Metadata proposal for use with MeV

1 view
Skip to first unread message

eleano...@gmail.com

unread,
Aug 31, 2009, 2:54:37 PM8/31/09
to gaggle-discuss
Hi guys,

I've been talking to Burak, Lee and Dan about adding some metadata to
Gaggle broadcasts that would let MeV better interpret the information
it's getting. There are two immediate use cases for this.

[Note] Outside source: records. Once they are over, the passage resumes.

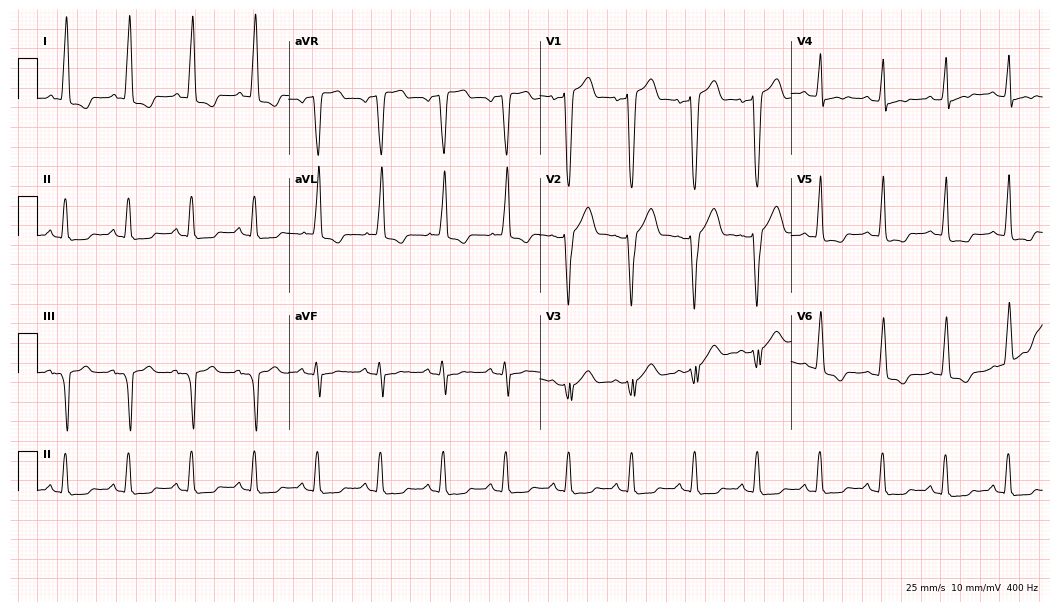
Resting 12-lead electrocardiogram. Patient: a 72-year-old female. Read as a normal ECG.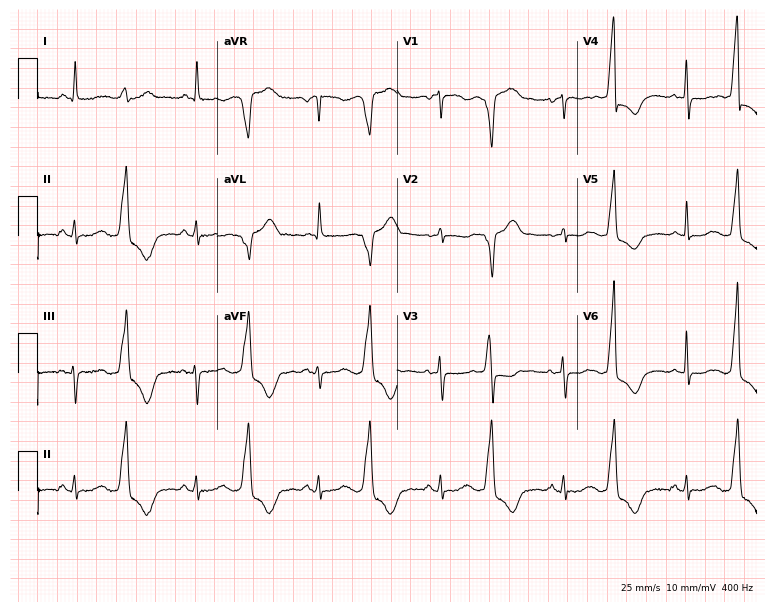
12-lead ECG from a woman, 67 years old (7.3-second recording at 400 Hz). No first-degree AV block, right bundle branch block, left bundle branch block, sinus bradycardia, atrial fibrillation or sinus tachycardia recorded for this tracing. Findings outside these six are not listed.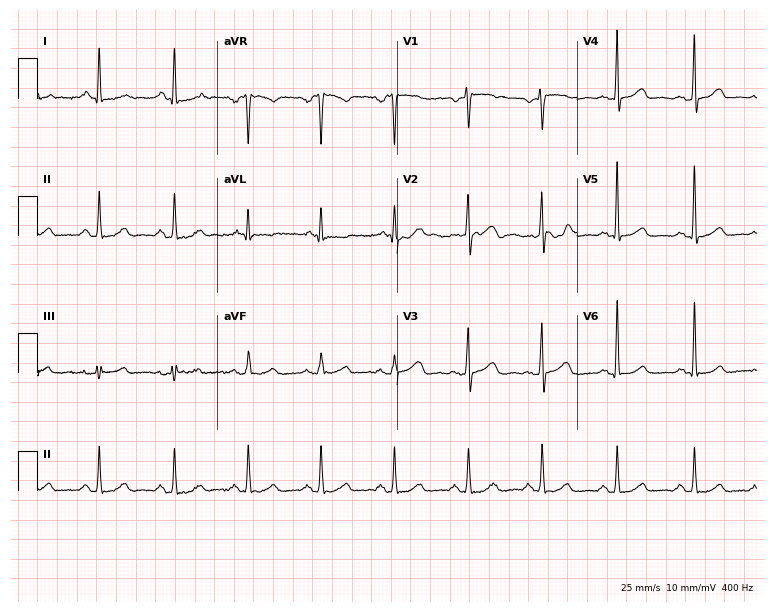
Standard 12-lead ECG recorded from a 54-year-old female patient (7.3-second recording at 400 Hz). Read as a normal ECG.

1) It would be helpful if MeV could tell what type of identifiers it's
getting when it receives a namelist broadcast. Then it would know
which of the annotation types it should try to match that namelist
against.

2) When MeV accepts a matrix broadcast it currently assumes that the
data inside it is a single-color (Affymetrix-like) array. A metadata
item indicating whether the data was single color or not would let MeV
scale the color range on its heatmaps correctly. Also, it would be
nice to allow a broadcast to indicate if the data has been logged or
not.

I'm sure it would also be helpful to others if MeV's outbound
broadcasts included some of this information as well.

I'm thinking of just going ahead and defining some key-value pairs
that MeV will look for in the metadata when receiving a broadcast. If
anyone else is already using something similar, I'd be interested in
adopting it.

How do these sound:

key : value1 | value2 | value3

For a matrix broadcast:
"array-type" : "single-color" | "two-color"
"log-status" : "unlogged" | "log2" | "log10"
"platform-name" : "affy-hg-u133a" | "affy-hg-u133a_2_plus" | etc

For a namelist broadcast
"identifier-type" : "ENTREZ" | "GENBANK_ACC" | etc (these are taken
from MeV's standard identifier type names)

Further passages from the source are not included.